Sleep Apnea and the Perioperative Period: An Epidemic

Surgeons and hospitals are concerned about perioperative risk reduction for obstructive sleep apnea patients.

Approximately 25 percent of American men and 10 percent of American women have obstructive sleep apnea (OSA). OSA causes several adverse effects, ranging from a simple loss of productivity to an increased risk of cardiopulmonary disease and sometimes related death.

OSA appears to increase perioperative complication risk, and patients who need or want surgical procedures of any type are more likely to have a diagnosis of OSA than those in the general population. With more than 40 million surgical procedures performed annually, that translates to a significant concern and an ongoing challenge for surgeons. Around 25 percent of surgical candidates may have OSA, and up to 80 percent of bariatric surgery candidates carry the diagnosis. But those figures may be low, as the majority of OSA cases are undiagnosed. Therefore, surgeons and hospitals are concerned about perioperative risk reduction for OSA patients.

When patients fail their surgeons’ OSA screening tools, many patients receive an initial indication that they may have the respiratory condition.
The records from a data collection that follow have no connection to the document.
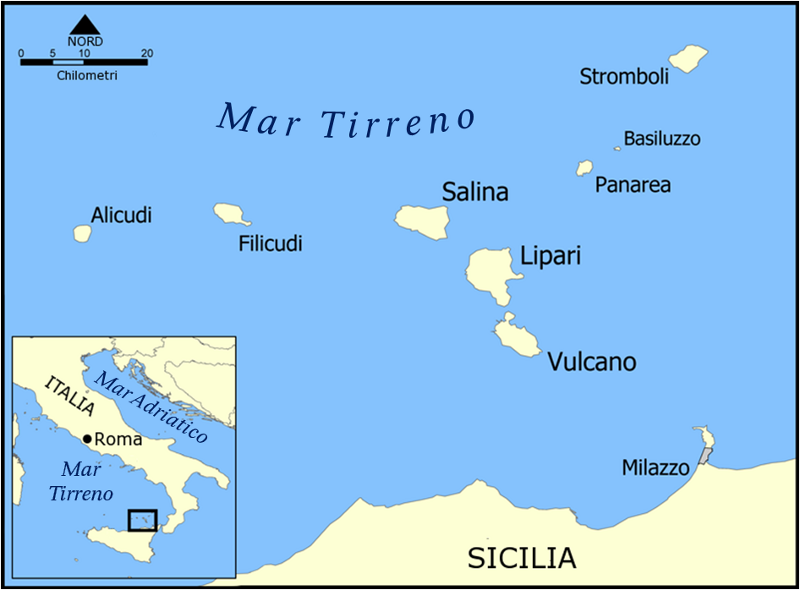 tradotto dalla versione inglese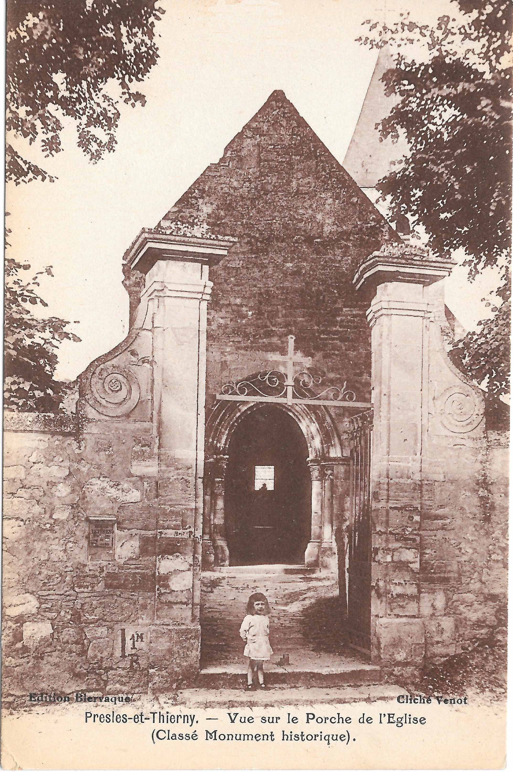 Le portail de l'église vers 1910.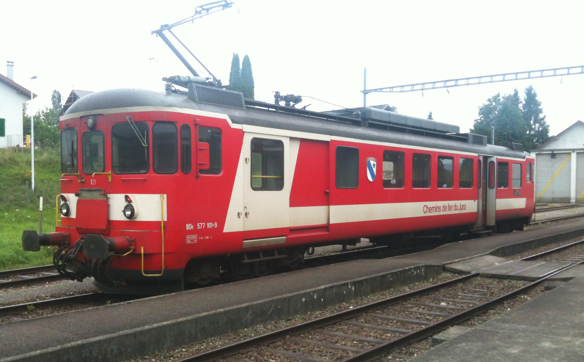 L'automotrice électrique BDe 4/4 577 101-9 des Chemins de fer du Jura à Bonfol en juillet 2012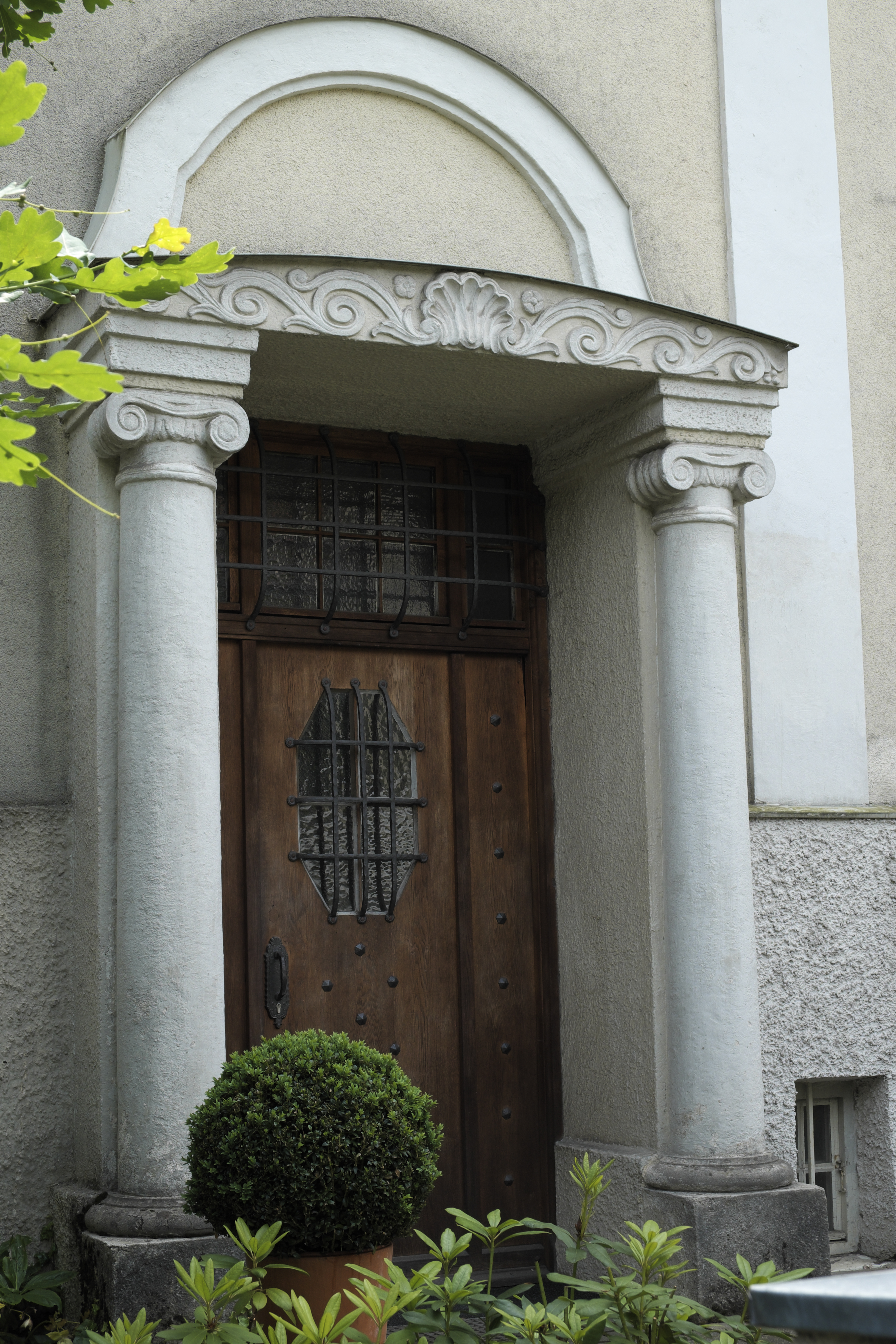 Rembrandtstraße 7 in Pasing im Stadtbezirk Pasing-Obermenzing in München (Bayern/Deutschland)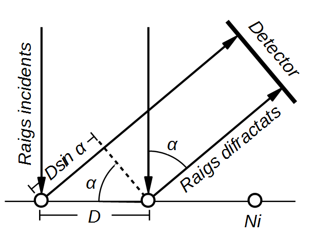 Esquema de la difracció d'electrons en un cristall de Ni a l'experiment de Davisson-Germer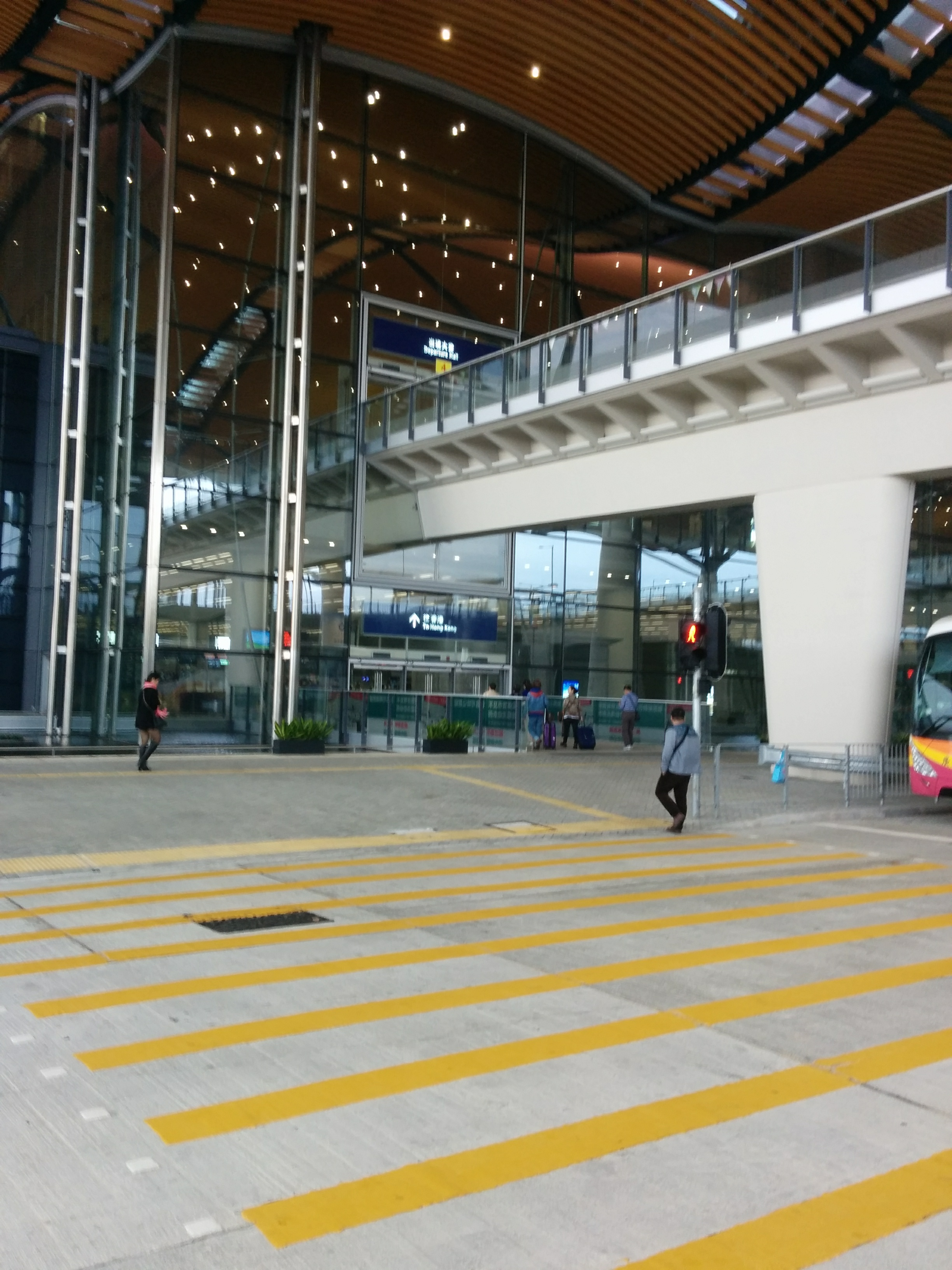 中文（中国大陆）: 港珠澳大桥香港旅检大楼穿梭巴士落客区

Although those patients are then referred for workup and treatment, the surgeons must solve the dilemma of imminent surgery. Should surgery be canceled, delayed until OSA workup can be completed, or started right away?
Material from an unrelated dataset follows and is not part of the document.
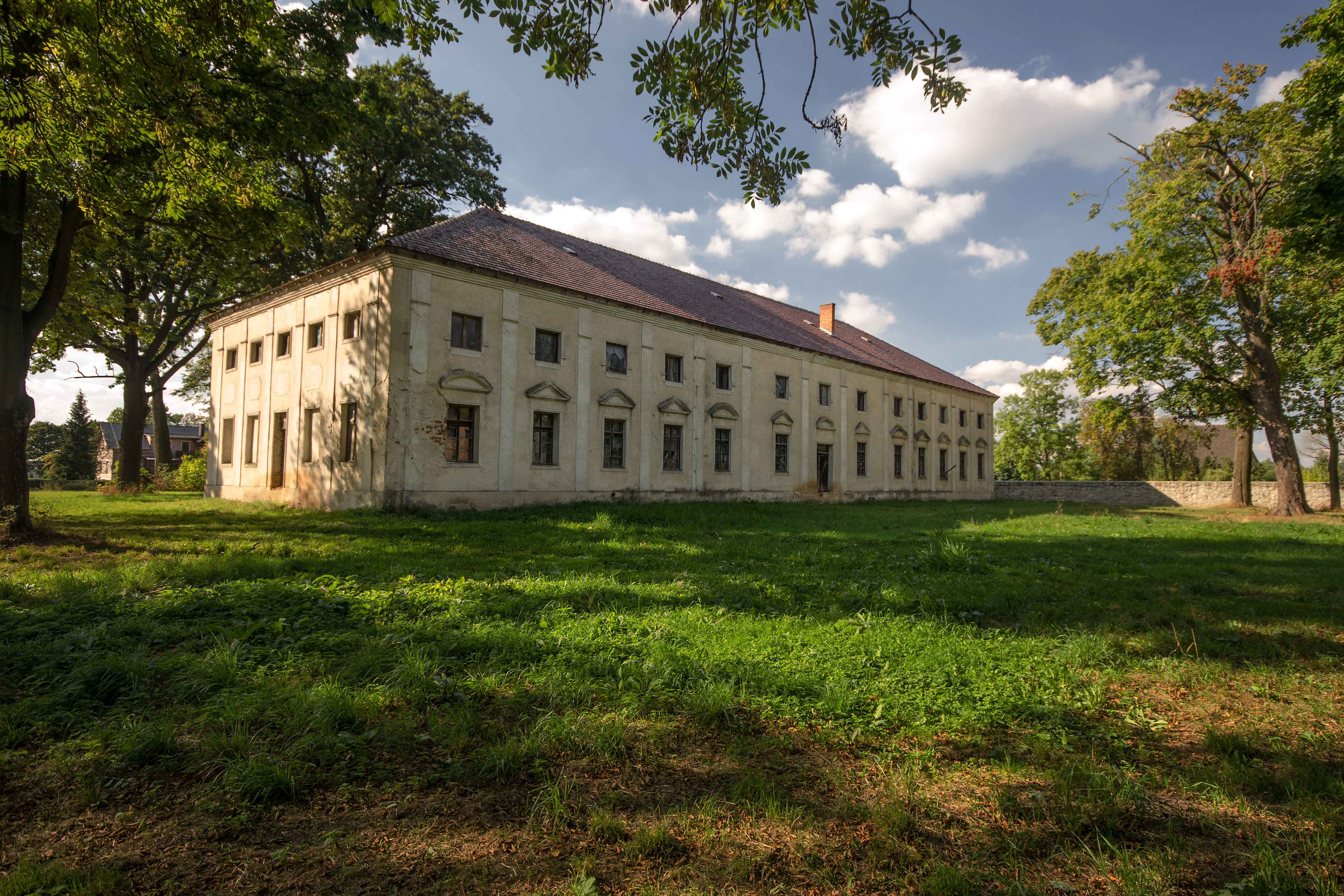 Krzywiczyny, pałac, kon. XVIII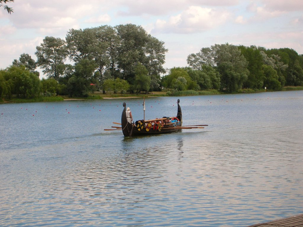 Na jeziorze Gopło

In a “Perspectives” article in The New England Journal of Medicine, a team of anesthesiologists reviewed the current situation with attention to the American Society of Anesthesiologists’ 2012 guidelines for perioperative care of OSA patients. The guidelines suggest observing OSA patients for prolonged periods after surgery and prescribing routine positive airway pressure (PAP) intervention to reduce the risk of respiratory compromise that can occur as a result of surgical insults and respiratory-depressant drugs, including anesthetics and opioids. They also recommend postoperative pain management with non-opioid analgesic techniques.

The authors pointed out that the diagnosis and treatment of OSA is still in its infancy, and more research — especially on the perioperative period — is needed to clarify successful therapies and treatment durations. The researchers urged surgeons and institutions to stay abreast of the issue and develop policies and procedures for dealing with OSA patients, whether they are newly diagnosed or already receiving treatment.